-- TASK REQUIREMENTS --
Copy each record below faithfully, leaving out images.

[Stored entries]
————————
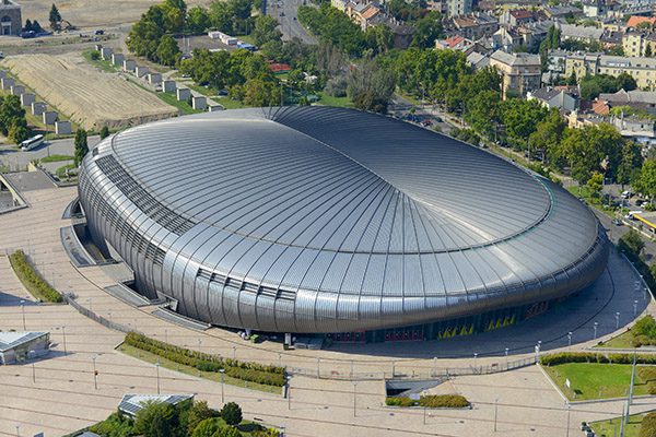 Légi felvételen a Papp László Budapest Sportaréna
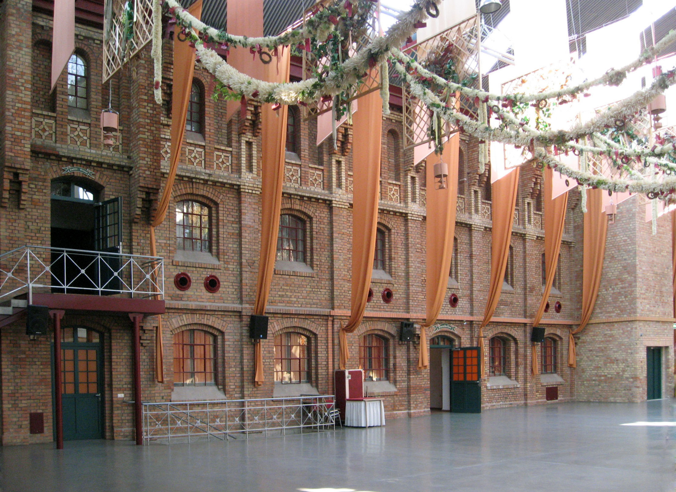 Rotkäppchen Sektkellerei Freyburg (Unstrut), Lichthof
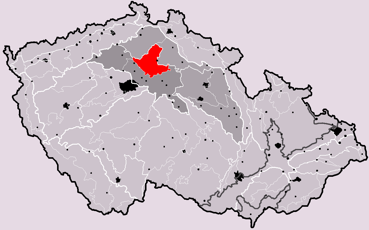 Poloha geomorfologického celku Jizerská tabule v rámci České republiky. Hercynský systém Hercynská pohoří I Česká vysočina I6 (VI) Česká tabule I6B (VIB) Středočeská tabule I6B-2 (VIB-2) Jizerská tabule
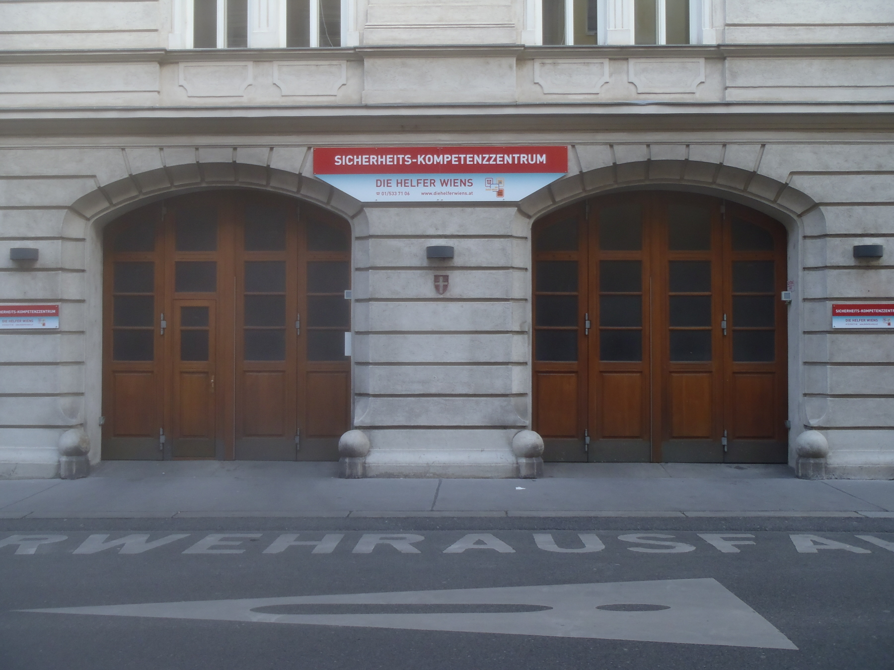 ehemalige Feuerwache Neubau in der Hermanngasse in Wien-Neubau – jetzt Sicherheitskompetenzzentrum
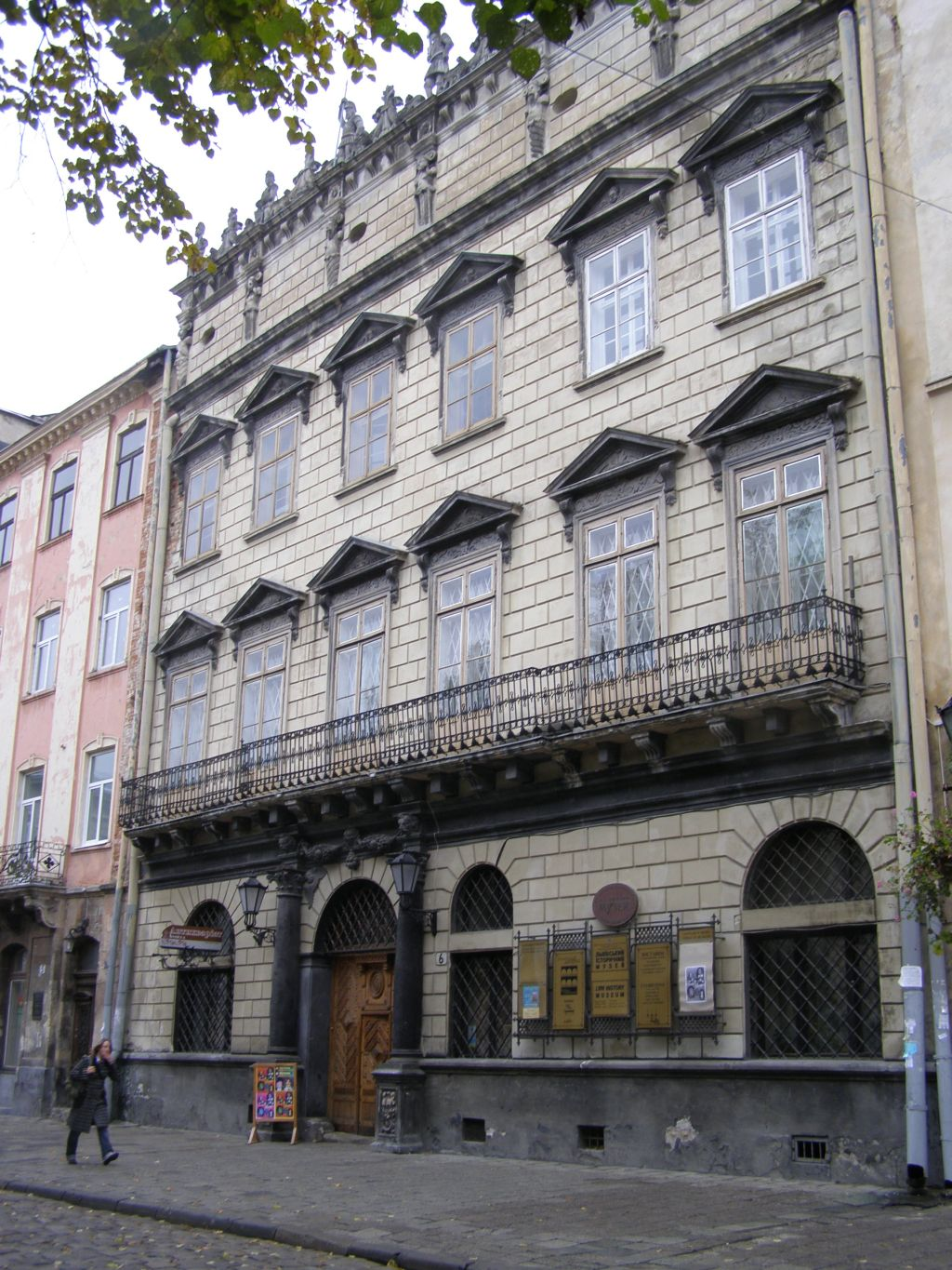 Kornyakt Palace in Lviv, Ukraine
————————
-- OUTPUT --
 Légi felvételen a Papp László Budapest Sportaréna
 Rotkäppchen Sektkellerei Freyburg (Unstrut), Lichthof
 Poloha geomorfologického celku Jizerská tabule v rámci České republiky. Hercynský systém Hercynská pohoří I Česká vysočina I6 (VI) Česká tabule I6B (VIB) Středočeská tabule I6B-2 (VIB-2) Jizerská tabule
 ehemalige Feuerwache Neubau in der Hermanngasse in Wien-Neubau – jetzt Sicherheitskompetenzzentrum
 Kornyakt Palace in Lviv, Ukraine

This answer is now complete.